Woman volunteered to have her body frozen and 'milled' into 27,000 hair-thin slices

  • by:
  • Source: Daily Mail
  • 12/14/2018

Woman volunteered to have her body frozen and 'milled' into 27,000 hair-thin slices

  • by:
  • Source: Daily Mail
  • 12/14/2018

A Denver woman has become the first human to volunteer their body as a 'digital cadaver'.   

Sue Potter, a mother-of-two who died of pneumonia at 87 in 2015, was posthumously frozen and rapidly sliced into 27,000 hair-thin pieces, which were painstakingly preserved over three years, then digitized to teach students. 

In the 15 years between pledging her body and her death, Sue recorded everything about her life, describing her lifestyle, feelings, aches, pains and more so that students in years to come can understand the woman behind the medical records they're reading. 

During that time, she requested to see the saw that would slice her, the fridge where she'd be stored, and the polyvinyl alcohol that would be poured over her body before it was ground up. 

She also requested that she be sawed up to the sound of blaring classical music, surrounded by roses. 

Now that the process has been completed, an intimate account of her entire 15-year journey has been published by in the National Geographic's January 2019 issue, The Future Of Medicine, revealing the painstaking work and emotions, and the relationships, behind this scientific feat.   

Sue grew up in Nazi Germany, abandoned by her parents who moved to New York and left her with her grandparents. She told National Geographic she has never forgiven them. 

She emigrated to New York from Germany after the Second World War, met and married her husband Harry Potter in 1956 and had two daughters. 

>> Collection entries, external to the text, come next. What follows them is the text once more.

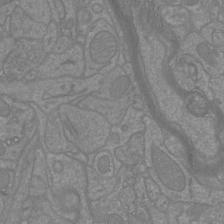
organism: Mouse
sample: Cortical neurons
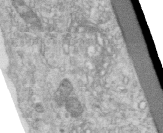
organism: Human
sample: Centriole in RPE cells
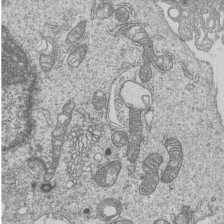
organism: Human
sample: MDA-MB-231 cells
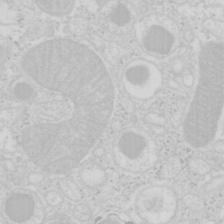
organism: Mouse
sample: Pancreas
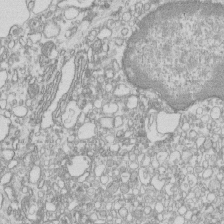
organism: Mouse
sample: Macrophages
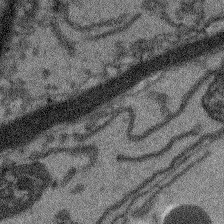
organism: Arabidopsis thaliana
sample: Root tip
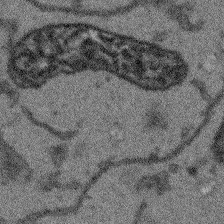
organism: Arabidopsis thaliana
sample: Root tip
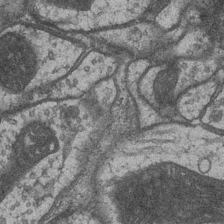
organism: Drosophila
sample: Optic medulla
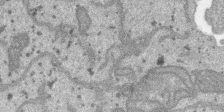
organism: Human
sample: Lung epithelial cells infected with SARS-CoV-2
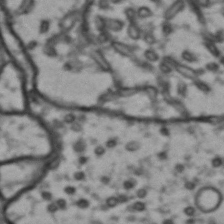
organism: Drosophila
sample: Brain
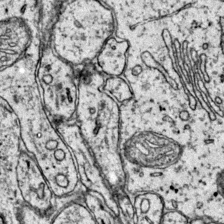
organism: Mouse
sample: Primary visual cortex
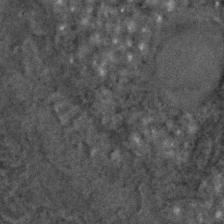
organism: C. elegans
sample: C. elegans embryo
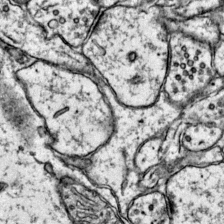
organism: Mouse
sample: Primary visual cortex
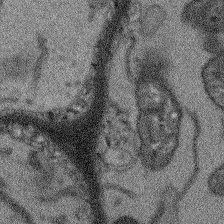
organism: Arabidopsis thaliana
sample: Root tip
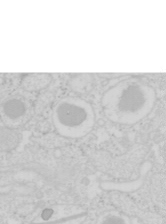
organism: Mouse
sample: Pancreas
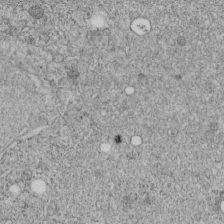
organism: C. elegans
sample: C. elegans embryo early stage
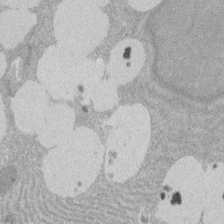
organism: Rat
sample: Salivary granule
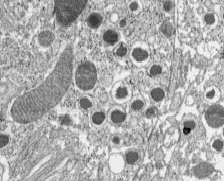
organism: C57BL Mouse
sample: Pancreatic islet
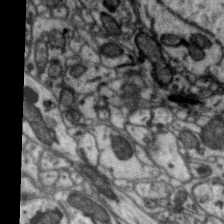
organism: Zebra finch
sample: Brain
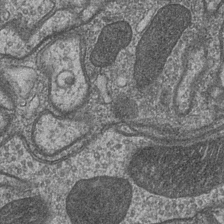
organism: Drosophila
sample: Optic medulla
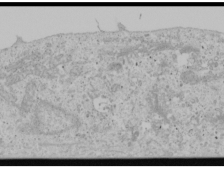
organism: Human
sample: Mitochondria in U2OS cells
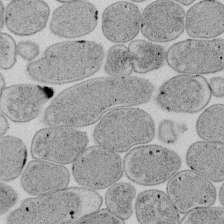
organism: E. coli
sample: Bacterial nucleoid
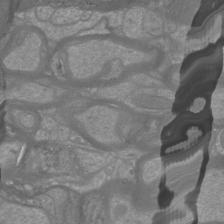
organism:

They later moved to Colorado when Harry retired. It's not clear what happened to Harry, nor how Sue became estranged from her daughters, but by the age of 73 in 2000, Sue was alone. 

Health-wise, she'd endured plenty in her seven decades. Sue had diabetes, she'd had melanoma, a brush with breast cancer, and various surgeries under her belt.

In 2000, when she thought she had a year left to live, she read an article about the University of Colorado's Human Simulation Project and their groundbreaking Visible Human project. 

Funded by the National Institutes of Health, the team had embalmed and frozen the bodies of one man (a 39-year-old death row convict, Joseph Paul Jernigan, in 1993) and one woman (a 59-year-old who disease of heart disease in Maryland in 1994), which were then sliced up and digitizing for the purpose of educating medical students.